ASSIGNED TASK:
In full and word for word, copy the listing; no pictures belong in the copy.

RECORDS SHOWN:
* * * * *
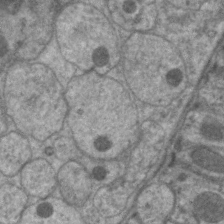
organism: C. elegans
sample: Pharynx
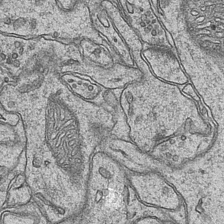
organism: Mouse
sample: CA1 Hippocampus
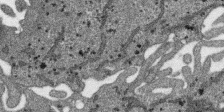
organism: Human
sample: Lung epithelial cells infected with SARS-CoV-2
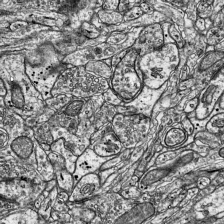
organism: Mouse
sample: Visual Cortex
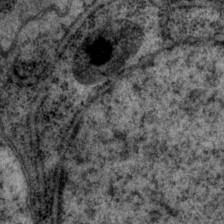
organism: P. pacificus
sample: Pharynx
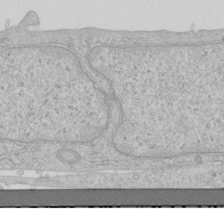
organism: Human
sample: Centriole in RPE cells
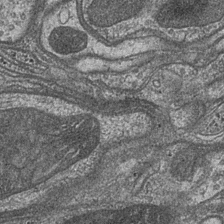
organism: Drosophila
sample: Optic medulla
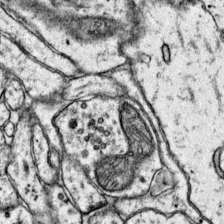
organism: Mouse
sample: Primary visual cortex
* * * * *
TASK RESULT:
organism: C. elegans
sample: Pharynx
organism: Mouse
sample: CA1 Hippocampus
organism: Human
sample: Lung epithelial cells infected with SARS-CoV-2
organism: Mouse
sample: Visual Cortex
organism: P. pacificus
sample: Pharynx
organism: Human
sample: Centriole in RPE cells
organism: Drosophila
sample: Optic medulla
organism: Mouse
sample: Primary visual cortex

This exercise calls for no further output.